Forth is a decent embedded language because you kind of edit your source as a REPL loop, and snapshot the environment, kind of? I'm talking about classical Forth which I haven't used in a long time not the new wave stuff as linked to today. Also another nice thing about FORTH is it upshifts and downshifts in abstraction level VERY fluidly. If I had to write a I2C interface to a device and I could select any language, FORTH would certainly be the easiest / most fun. So first you write a forth word(s) to control an I2C clock pin, and the data pin. Then you write a word that speaks very basic I2C out goes a byte in comes a byte by toggling the pins appropriately. Then a word that lives on top that speaks the I2C logical protocol of addressing and bus contention and enumeration and whatever. Then a word that uses the below stuff to talk to a I2C A/D converter chip, in a generic sense. Then a word that talks to a specific A/D converter at a specific address and scales its output so decimal 1024 means +3.15 analog volts or 72.1 degrees F something. Then...
That brings up another interesting aspect of FORTH and this hardware, if you are familiar with the Propeller chip this is like a 144 cog prop, sorta. So that's one interesting way to structure separate blocks of code, run each block on separate hardware...
This isn't going to go over very well with the HN communities interest in scalability, but much like the prop, if you have N cores/cogs/cpus on chip it scales real nice up to N and then doesn't do so well at N+1. Of course you can probably organize your program to separate at hardware, so unless you have 145 peripherals (or 9 for the prop) you'd be OK. Of course that enforces a certain hardware focus and demand for a device driver oriented architecture as a tradeoff, so its hardly the universal silver bullet.
I would not suggest writing an embedded webserver that serves each page or server process from a separate piece of hardware. On the other hand writing an embedded webserver that uses one dedicated core/cpu/cog per ethernet port sounds pretty reasonable, assuming you haven't already used up all your hardware.
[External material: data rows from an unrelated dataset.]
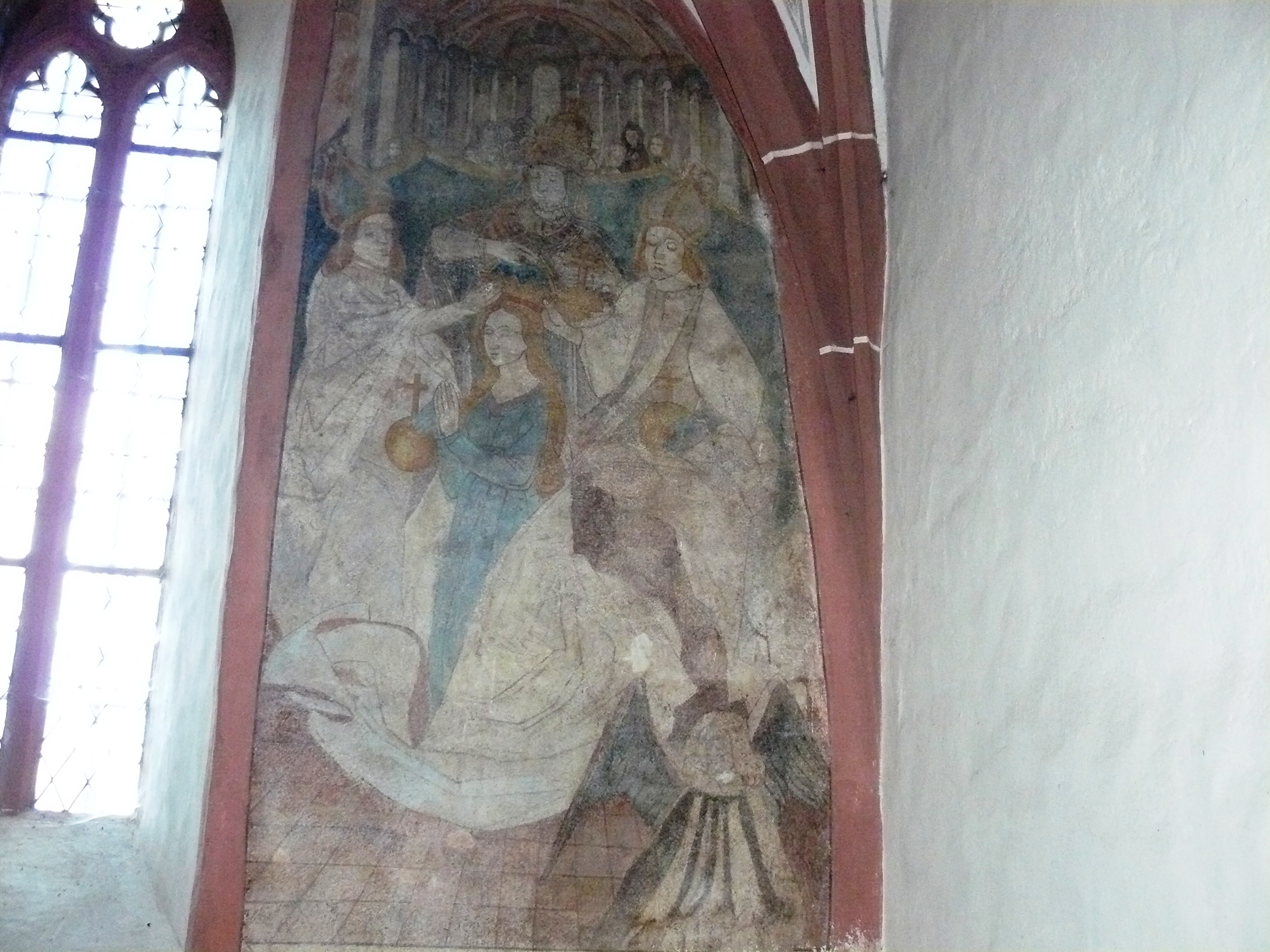 Fresque de la fin du XVe siècle représentant le couronnement de la Vierge ou de Sainte Hune
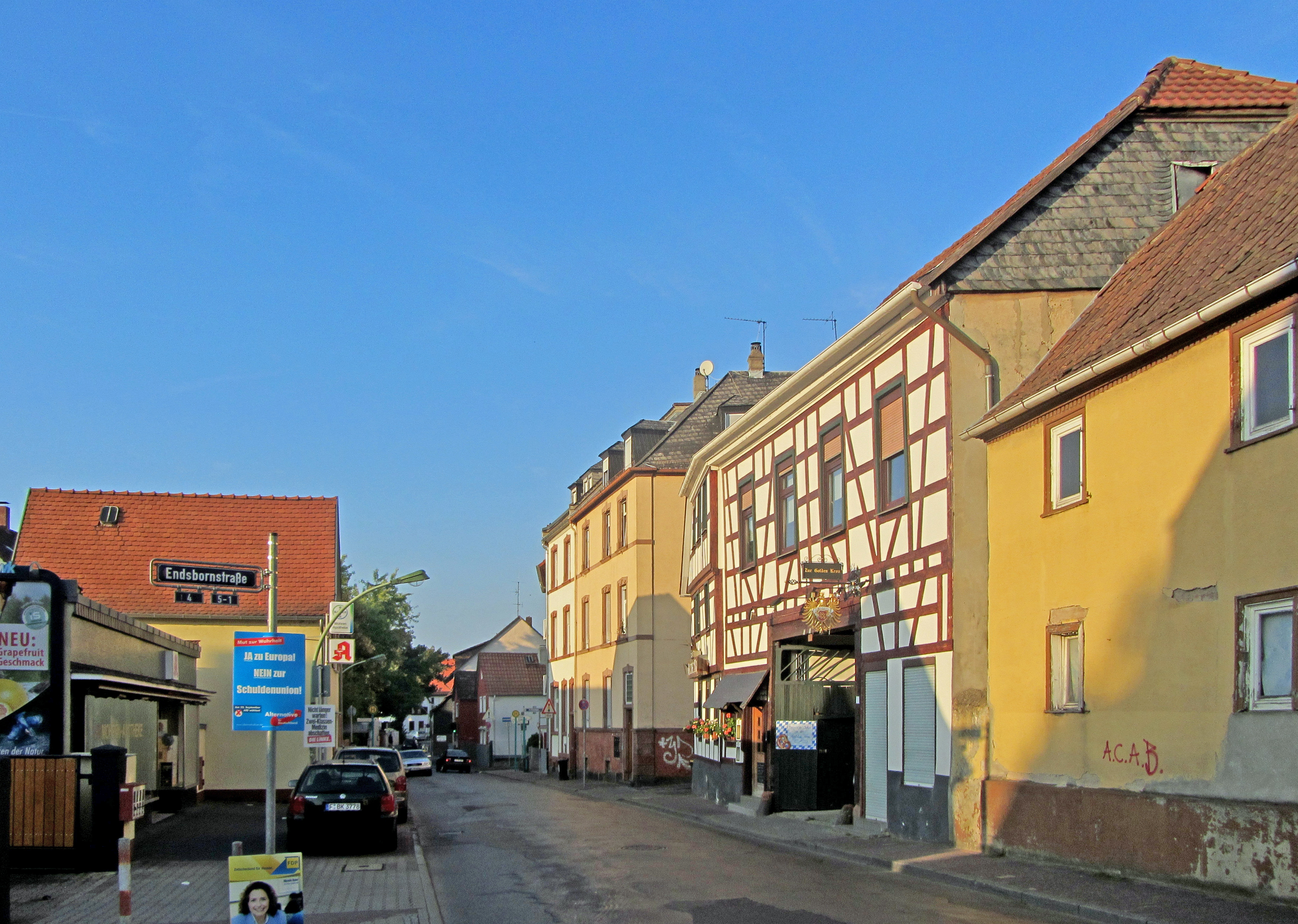 Die Straße "Alt-Eschersheim" in Ffm-Eschersheim
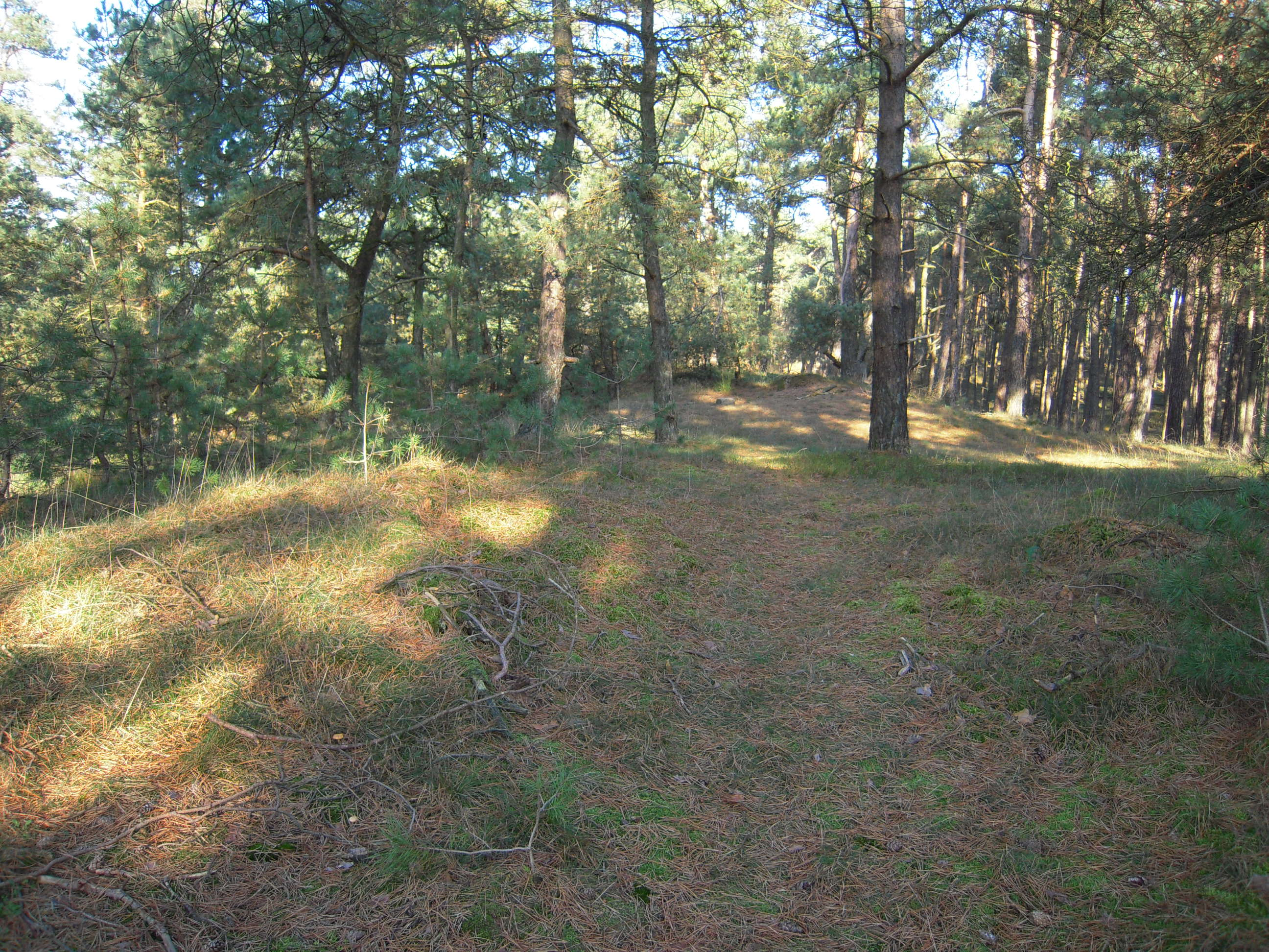 Signaal Imbosch, high point Veluwe, Netherlands
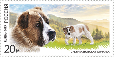 Серия «Фауна России. Служебные породы собак»

On the other hand if you wrote a thermostat in FORTH on a multiprocessor chip like this, you'd probably have one processor do nothing but read the HEAT/COOL/OFF switch and update the internal shared memory state of the device, and spend most of its time in low power sleep mode. To say this would be easy to test and troubleshoot would be an understatement, there's only 3 states plus maybe "switch is broken so set alert mode and default to off" or something. And another CPU that completely separately does nothing but read a temp sensor and update internal shared state periodically and spends most of its time sleeping. Repeat until you're done. With a single processor system it depends on your chosen flavor of syntactic sugar (if any) but it would be much more of an ordered list, OK now we look and see if a button was pressed, then read the temp sensor, then update the screen, then... A long schedule or to do list. Or you can use syntactic sugar to program it differently, but fundamentally the processor will still do it that way, although probably a little slower.